Which is obviously my irresistible cue to say, no, kids, as a matter of fact, this concept of redistributing the enjoyment of sex with the ostensible aim of making it fairer is a completely rightwing, reactionary notion.

In the first place, note that the phrase "redistribution of sex" doesn't make any sense, and clearly isn't what these people mean. Sex isn't a commodity like fuel or food, it's an activity. You wouldn't talk about a redistribution of eating.

What they're actually talking about is a redistribution of partners, which overwhelmingly means women. Douthat deliberately confuses the issue by making a reference to the philosopher Amia Srinivasan, who has written about the possibility of a "right to sex" for those who are treated as unattractive or ineligible in our superficial and patriarchal culture (and decided that no, there is no such right), but the basement boys are demanding women, to submit to them and stop being such little bitches about it. They're talking about women as a public good, a commodity in inadequate supply, and asking for a fairer system of allocating it to the consumers, i.e., men.

An idea for which there is a pretty well-known precedent in, I don't know, most of the past eight or ten thousand years of human history, in which the practice of sex and child-rearing was governed in practically all societies by mechanisms for the "exchange of women", as Claude Lévi-Strauss called it in his Elementary Structures of Kinship, 1949, the first and still most important "framework for treating the oppression of women as a social construct rather than a matter of biology" (Wikipedia).
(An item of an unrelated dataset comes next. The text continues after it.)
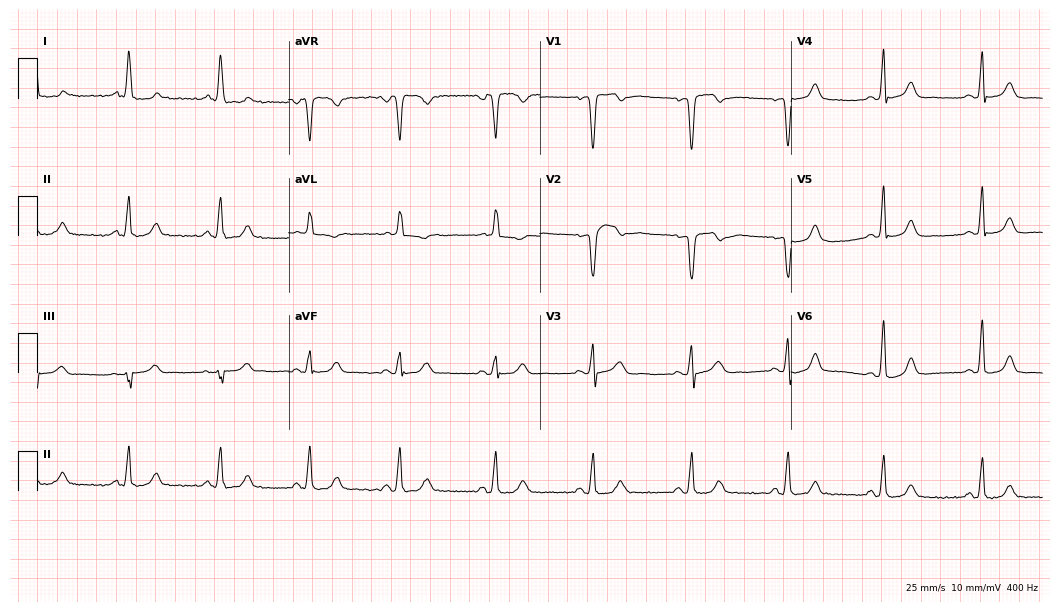
ECG — a 63-year-old female patient. Labelled as a normal ECG.

These systems were efficient methods of making sure most people found partners, but they never entirely covered sexual reality, if only because some boys and girls will fall in love from time to time in ways that haven't been prefigured for them, and some people just can't live within the constrictions of it at all, and over the last three or four centuries they have been giving way all over the world to a kind of generalized anarchy in which each of us is responsible for creating our own accommodations with partners who select each other independently from the social order (when I got to Singapore in the 1980s it was still common to hear the expression "free love" for marrying without the services of a matchmaker paid by one's parents). With attendant dangers of its own, as Douthat remarks,
because like other forms of neoliberal deregulation the sexual revolution created new winners and losers, new hierarchies to replace the old ones, privileging the beautiful and rich and socially adept in new ways and relegating others to new forms of loneliness and frustration.
Though he gets the date wrong, I guess, assigning the change to the 1960s when it began much earlier and was pretty complete in Western Europe and North America by the late 19th century. Not what he calls "Hefnerism", really (which is all chopped up and blurred in Douthat's mind with the dormroom experimentation of his college years, and the nightmare of Chunky Reese, goings-on that would in any case hardly have startled William Shakespeare, who was 18 when he married an already pregnant, 26-year-old Anne Hathaway), but Austenism, the belief that Lizzie and Darcy can find each other across the class boundaries, the promise of rewards so great that nobody's willing to give up hoping for it.

Once you understand this fairly obvious point, you can see that the plea of the "incels" isn't a loony utopian request for "socialization" of sex, like a kind of government-regulated bonobo society, but exactly what Douthat himself is calling for:
There is an alternative, conservative response, of course — namely, that our widespread isolation and unhappiness and sterility might be dealt with by reviving or adapting older ideas about the virtues of monogamy and chastity and permanence and the special respect owed to the celibate.
A situation where every boy who doesn't join a monastery is assigned a girl who can't say no. It's the most conservative thing ever.